修回日期: 2007-02-04
接受日期: 2007-02-08
在线出版日期: 2007-05-08
目的: 研究大鼠肝卵圆细胞(HOC)增殖模型肝脏缝隙连接蛋白32, 43(CX)的表达及缝隙连接细胞间通讯(GJIC)的功能, 探讨HOC增殖的可能机制.
方法: 健康♂Wistar大鼠, 随机分成正常对照组(n = 6), 模型组. 模型组大鼠按每天20 mg/kg剂量灌喂2-AFF, 连续4 d, 第5天不灌喂行2/3肝切除, 术后次日按每天20 mg/kg剂量继续灌喂5 d (2-AFF/PH). 模型组在术后4 h, 4, 8, 12和16 d随机取6只大鼠检测. 采用组织病理技术观察肝组织的形态学变化; 免疫组化和细胞形态学方法计数HOC; 切开标记/染料示踪技术(incision loading/dye transfer, IL/DT)技术确定GJIC; 免疫组化及RT-PCR技术检测CX32蛋白及mRNA表达; 免疫组化、Western blot及RT-PCR技术分析CX43蛋白及mRNA水平.
结果: 对照组及模型组4 h未见HOC增殖. 模型组4 d汇管区有HOC增殖反应, 8 d HOC增殖达峰值, 12 d HOC从汇管区向肝实质内浸润, 16 d HOC增殖减少较12 d减少; IL/DT检测结果显示, 模型组各时点(4 h, 4, 8, 12和16 d)染料扩散距离低于对照组(84.5±3.4, 60.6±3.3, 108.6±4.2, 150.6±2.6, 199.6±3.7 μm vs 250.0±5.0 μm, P<0.01), GJIC功能降低. 模型组各时点CX32表达均低于对照组(P<0.05), 在4 h下调, 4 d达低峰(2.85±0.39), 8 d后逐渐恢复; RT-PCR显示模型组CX32 mRNA在4 h开始下降, 4 d达低峰(0.33±0.11), 8 d后逐渐恢复, 16 d高于对照组, 但无显著差异(P>0.05). Western blot结果显示模型组CX43蛋白表达在4 h上调(P>0.05)、4-16 d明显升高; RT-PCR显示模型组4 h CX43 mRNA上调(P>0.05), 4 d表达明显升高, 12 d达高峰(5.46±0.58), 16 d低于对照组, 但无显著差异(P>0.05).
结论: 采用Solt-Farber方法成功建立了HOC增殖动物模型; 大鼠2-AAF/PH肝脏CX表达呈时空特异性变化, 使肝脏GJIC功能抑制. 肝脏的GJIC抑制可能启动了HOC增殖.

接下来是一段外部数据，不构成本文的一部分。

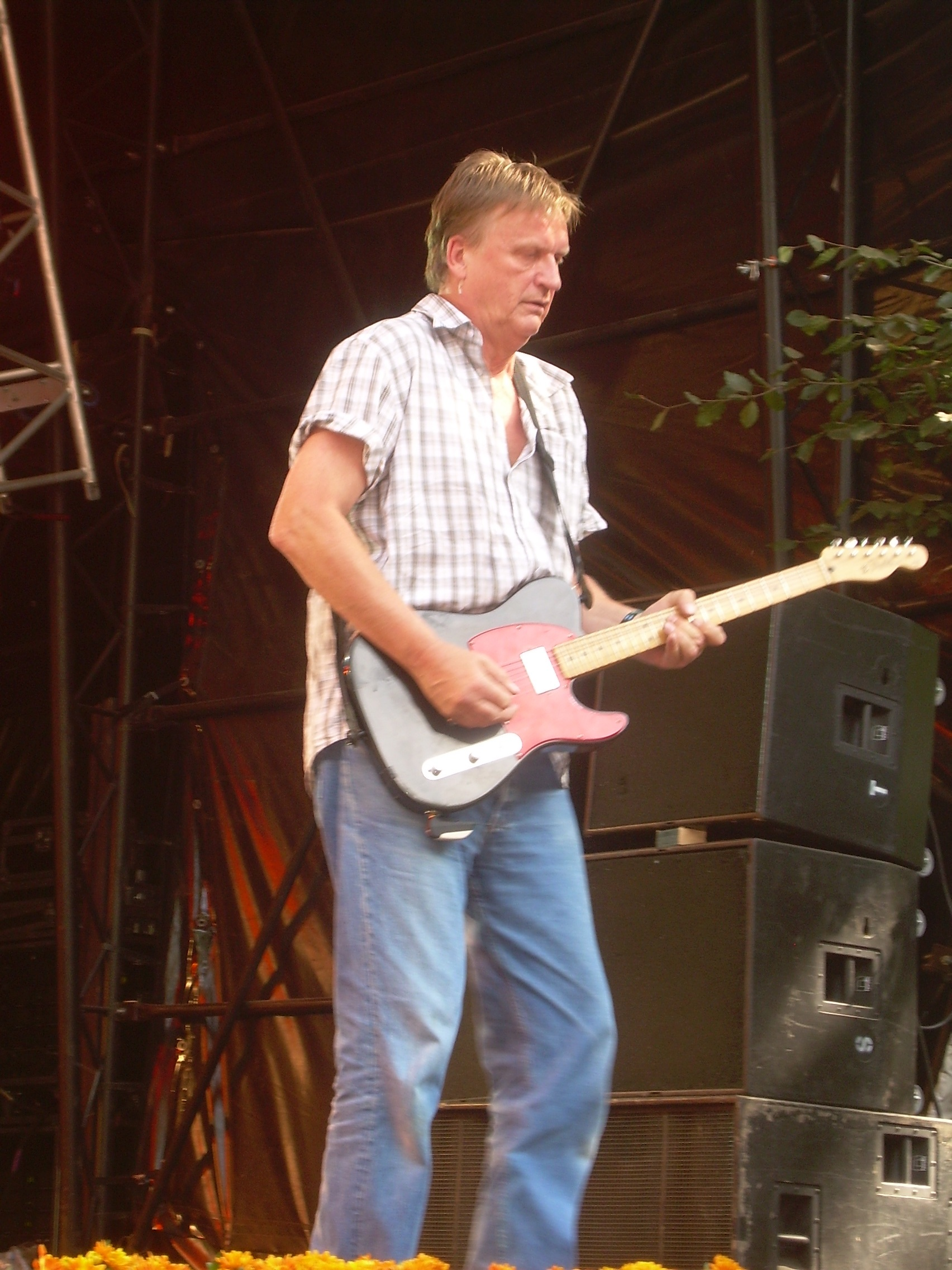 Photo of danish musician Henrik Strube taken at Skanderborg Festival 2007, Denmark

引文著录: 李学东, 傅华群, 李少华, 尚西亮, 邢宏松, 胡鹏. 大鼠肝卵圆细胞增殖模型肝脏的GJIC功能和意义. 世界华人消化杂志 2007; 15(13): 1475-1481
Revised: February 4, 2007
Accepted: February 8, 2007
Published online: May 8, 2007
AIM: To study the expression of connexin 32 (CX32) and connexin 43 (CX43) and function of gap junction intercellular communication (GJIC) in rat liver during 2-acetylaminofluorene/partial hepatectomy (2AAF/PH) for hepatic oval cell (HOC) proliferation, and explore the potential mechanism of HOC proliferation in vivo.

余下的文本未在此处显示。